Limitations & Future Work¶

Unbroken Hallucination Ceiling: The hallucination rate converges at step 5–6; current multimodal tools cannot correct certain misclassified details even with more forensics. The pipeline pushes the frontier but does not eliminate hallucinations.
Data Generation Cost: Multi-round agentic forensics with high-frequency OCR/ASR/MLLM calls is significantly more expensive than single-pass prompts.
Cascaded Inference Weakness: The caption-to-QA cascade is inherently weaker than end-to-end QA for certain types (e.g., precise counting), regardless of caption quality.
Gap with Proprietary Models: While Omni-Captioner closes the gap with Gemini 2.5 Pro, absolute scores on benchmarks like Video-MME still lag, likely limited by the 7B parameter capacity.

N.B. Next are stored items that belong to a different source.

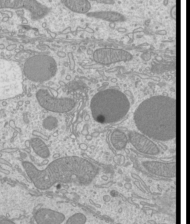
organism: Mouse
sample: Cilia; mouse epididymis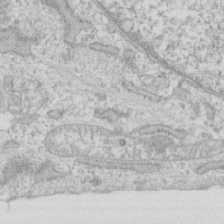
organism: Human
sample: Fibroblast cells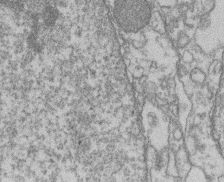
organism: Mouse
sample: T cell stromal cell synapse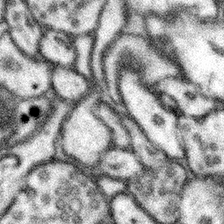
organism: Mouse
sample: Somatosensory cortex neuropil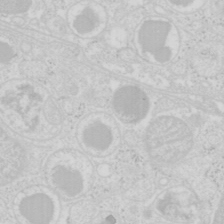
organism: Mouse
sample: Pancreas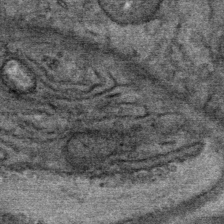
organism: Mouse
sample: Mouse Salivary gland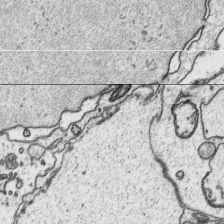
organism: Platynereis dumerilii
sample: Parapodia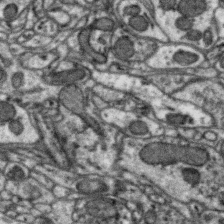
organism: Zebra finch
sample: Brain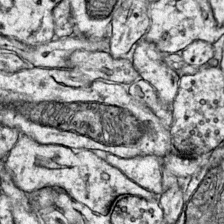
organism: Mouse
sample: Primary visual cortex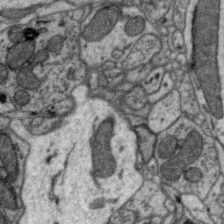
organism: Zebra finch
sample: Brain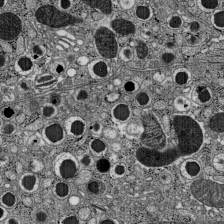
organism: C57BL Mouse
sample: Pancreatic islet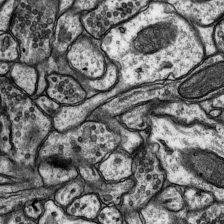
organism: Rat
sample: Hippocampus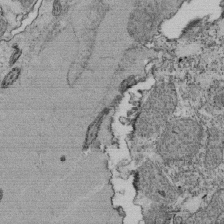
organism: Tetrahymena
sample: Cilia in tetrahymena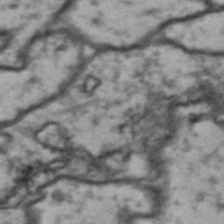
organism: Drosophila
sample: Brain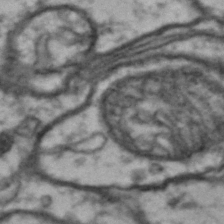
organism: Drosophila
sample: Brain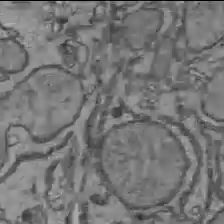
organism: C57BL Mouse
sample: Liver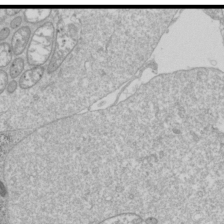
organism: Drosophila
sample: Cell division; meiosis; drosophila spermatocytes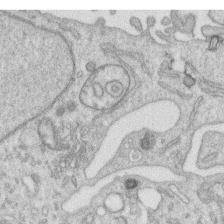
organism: Human
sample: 1205lu cells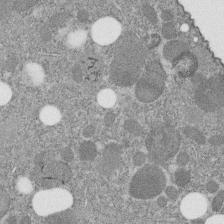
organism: C. elegans
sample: C. elegans embryo early stage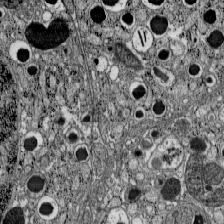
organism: C57BL Mouse
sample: Pancreatic islet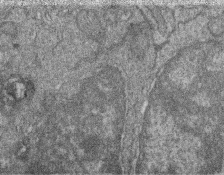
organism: Zebrafish
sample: Cilia; retinal pigment epithelium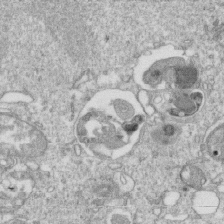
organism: Mouse
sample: Activated OT-1 CD8+ T cells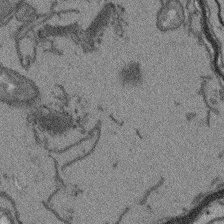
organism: Arabidopsis thaliana
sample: Root tip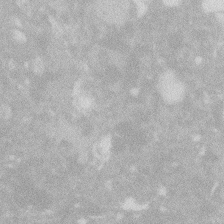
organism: Zebrafish
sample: Macrophage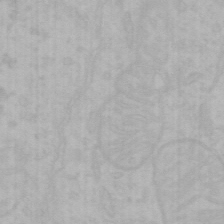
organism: Mouse
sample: Choroid plexus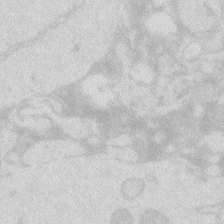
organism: Zebrafish
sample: Macrophage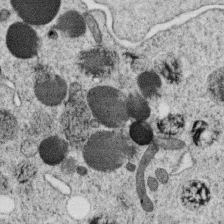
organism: C. elegans
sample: C. elegans oocyte; sperm cells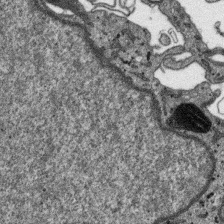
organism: Human
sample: Lung epithelial cells infected with SARS-CoV-2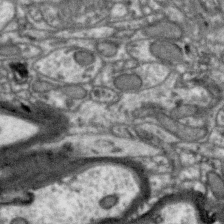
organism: Zebra finch
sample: Brain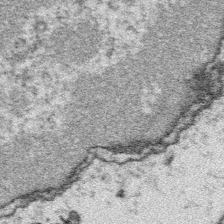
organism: Platynereis dumerilii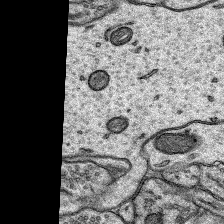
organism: Rat
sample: Hippocampus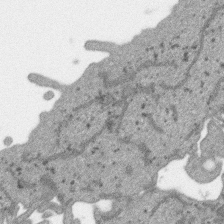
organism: Human
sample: Lung epithelial cells infected with SARS-CoV-2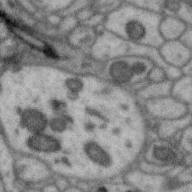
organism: Zebra finch
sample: Brain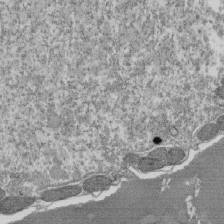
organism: Tetrahymena
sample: Cilia in tetrahymena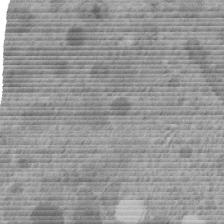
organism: C. elegans
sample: C. elegans embryo early stage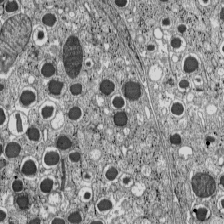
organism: C57BL Mouse
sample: Pancreatic islet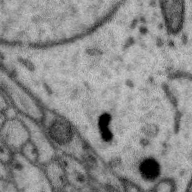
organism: Zebra finch
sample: Brain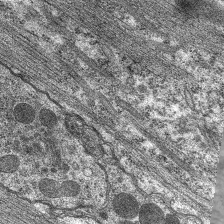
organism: C. elegans
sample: Pharynx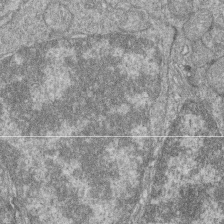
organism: Zebrafish
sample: Cilia; retinal pigment epithelium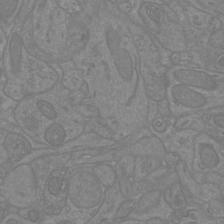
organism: Mouse
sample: Cortical neurons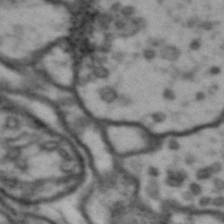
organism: Drosophila
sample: Brain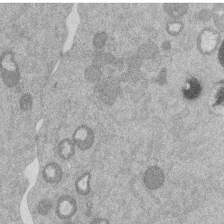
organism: Mouse
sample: Dividing mouse embryo 1 cell stage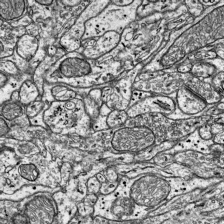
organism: Mouse
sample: Visual Cortex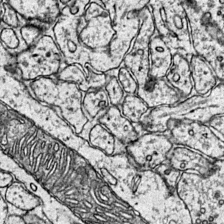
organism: Mouse
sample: Primary visual cortex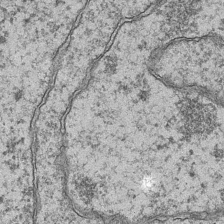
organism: Mouse
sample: CA1 Hippocampus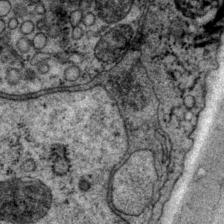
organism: P. pacificus
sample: Pharynx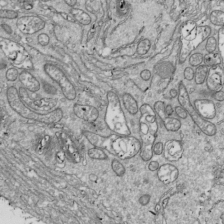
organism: Drosophila
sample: Cell division; meiosis; drosophila spermatocytes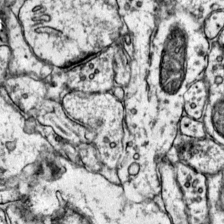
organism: Mouse
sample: Primary visual cortex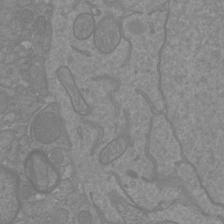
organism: Mouse
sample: Cortical neurons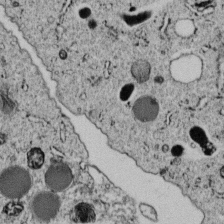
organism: C. elegans
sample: C. elegans embryo early stage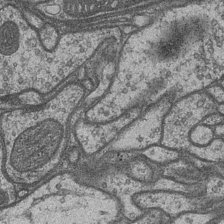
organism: Drosophila
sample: Optic medulla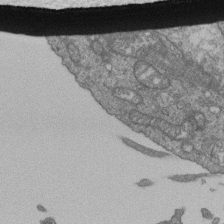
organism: Human
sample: Retinal organoid Rod and Cone cells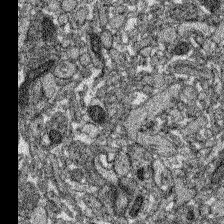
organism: Zebrafish
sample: Larval olfactory bulb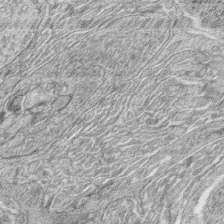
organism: Zebrafish
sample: synaptic ribbons in rod cells and cone cells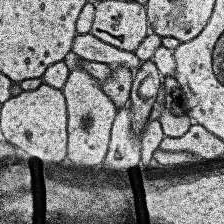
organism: Human
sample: Temporal Lobe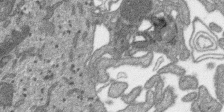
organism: Human
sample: Lung epithelial cells infected with SARS-CoV-2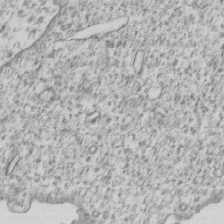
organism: Human
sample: MDA-MB-231 cells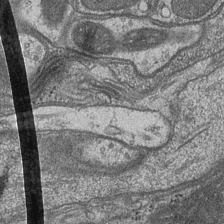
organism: Drosophila
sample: Optic medulla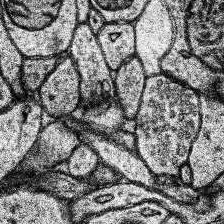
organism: Human
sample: Temporal Lobe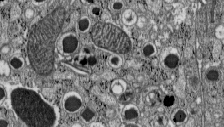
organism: C57BL Mouse
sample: Pancreatic islet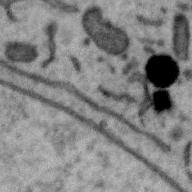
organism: Zebra finch
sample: Brain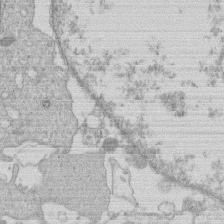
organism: Human
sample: Macrophage cells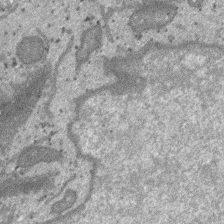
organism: Human
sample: Lung epithelial cells infected with SARS-CoV-2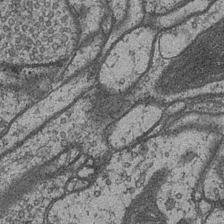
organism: Drosophila
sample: Optic medulla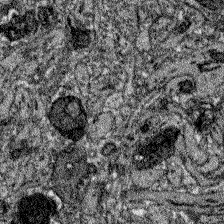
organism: Zebrafish
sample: Larval olfactory bulb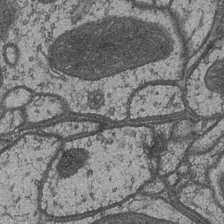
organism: Drosophila
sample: Optic medulla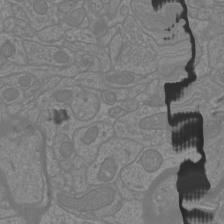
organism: Mouse
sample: Cortical neurons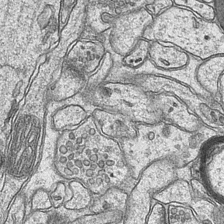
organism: Mouse
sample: CA1 Hippocampus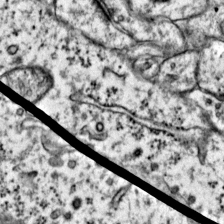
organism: Mouse
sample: Primary visual cortex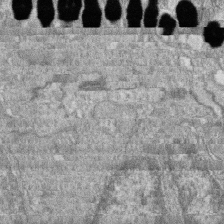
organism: Zebrafish
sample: Cilia; retinal pigment epithelium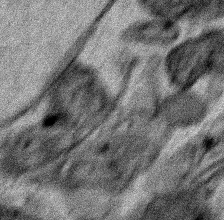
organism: Human
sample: Mitochondria in HCT116 cells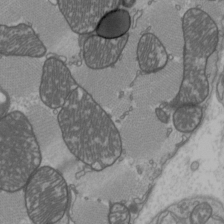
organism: C57BL Mouse
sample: Heart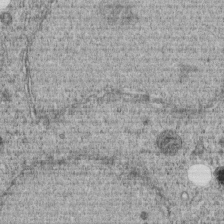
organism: C. elegans
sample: C. elegans embryo early stage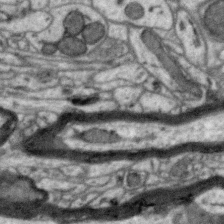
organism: Zebra finch
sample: Brain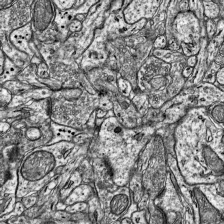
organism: Mouse
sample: Visual Cortex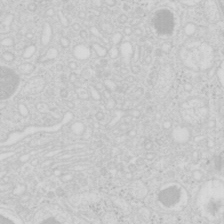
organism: Mouse
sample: Pancreas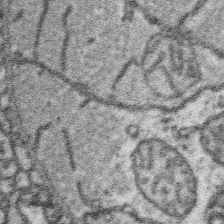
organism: Platynereis dumerilii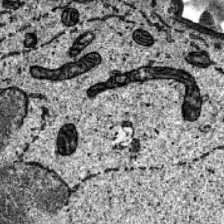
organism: Human
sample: HeLa cells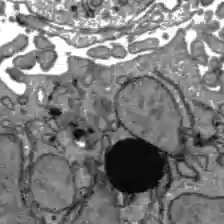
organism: C57BL Mouse
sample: Liver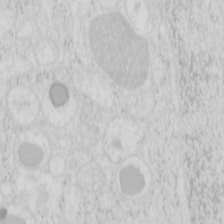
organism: Mouse
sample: Pancreas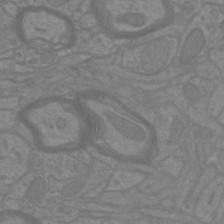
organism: Mouse
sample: Cortical neurons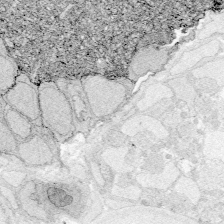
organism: Zebrafish
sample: Whole-Brain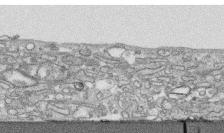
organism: Human
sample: CRL-1474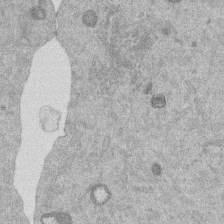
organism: Mouse
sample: Dividing mouse embryo 1 cell stage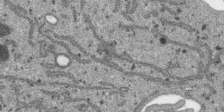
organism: Human
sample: Lung epithelial cells infected with SARS-CoV-2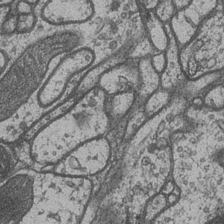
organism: Drosophila
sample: Optic medulla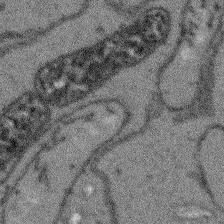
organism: Arabidopsis thaliana
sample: Root tip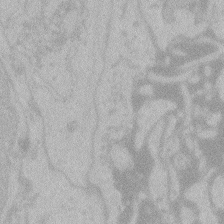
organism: Zebrafish
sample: Macrophage infected with Toxoplasma gondii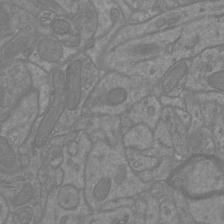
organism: Mouse
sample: Cortical neurons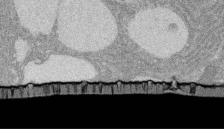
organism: Rat
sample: Salivary granule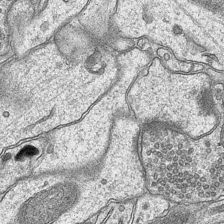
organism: Mouse
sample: CA1 Hippocampus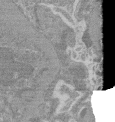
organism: Mouse
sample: Glomerulus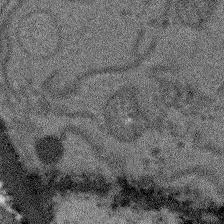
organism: Arabidopsis thaliana
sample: Root tip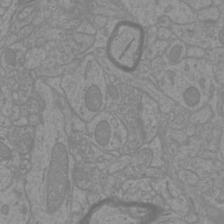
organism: Mouse
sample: Cortical neurons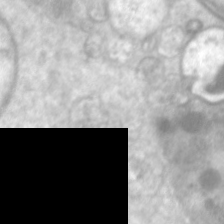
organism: C. elegans
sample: Pharynx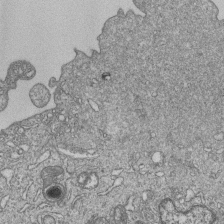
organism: Human
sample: MDA-MB-231 cells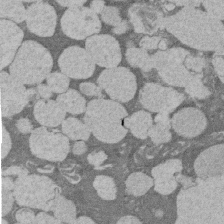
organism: Rat
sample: Salivary granule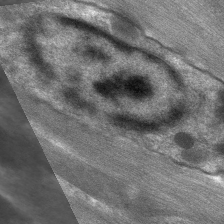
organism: C. elegans
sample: Pharynx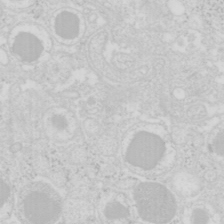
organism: Mouse
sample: Pancreas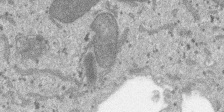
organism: Human
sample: Lung epithelial cells infected with SARS-CoV-2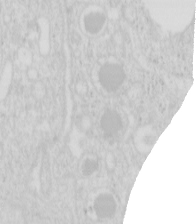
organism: Mouse
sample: Pancreas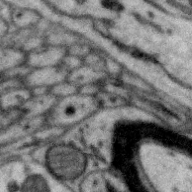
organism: Zebra finch
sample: Brain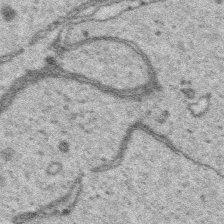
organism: Platynereis dumerilii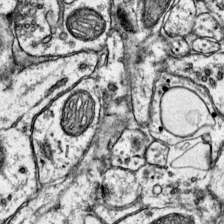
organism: Mouse
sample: Primary visual cortex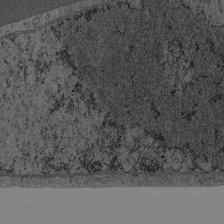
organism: African green monkey
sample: COS-7 cells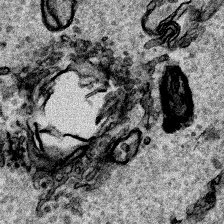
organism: Human
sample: Mitochondria in HCT116 cells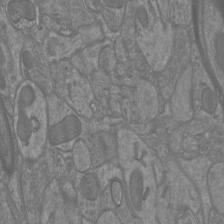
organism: Mouse
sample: Cortical neurons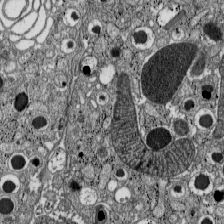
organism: C57BL Mouse
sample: Pancreatic islet

vs. AuroraCap / VDC: Unlike the vision-centric AuroraCap and the high-overhead VDC (requiring \(2k\) LLM calls), this work extends to audio and uses cloze tests to reduce evaluation to a single call with higher correlation.
vs. video-SALMONN 2: While SALMONN 2 uses multi-round DPO for post-training alignment, this work focuses on pre-training data generation, achieving a better detail-hallucination trade-off on SALMONN 2's own test set.
vs. Human-prompted Data Collection: Omni-Detective breaks the trade-off between description precision and data scale by automating forensics, allowing for large-scale, low-hallucination data.

Rating¶

Novelty: ⭐⭐⭐⭐⭐ "Detective agentic generation + cloze evaluation + Not Given error decomposition" is highly original and covers the full stack.
Experimental Thoroughness: ⭐⭐⭐⭐⭐ Solid evidence across nearly ten benchmarks with trend analyses and human alignment.
Writing Quality: ⭐⭐⭐⭐ Clear analogies like "co-growth" and "detective"; complete figures, though some hyperparameter details are in the appendix.
Value: ⭐⭐⭐⭐⭐ Open-sourcing the pipeline, models, and benchmark provides immediate value to the omni-modal perception community.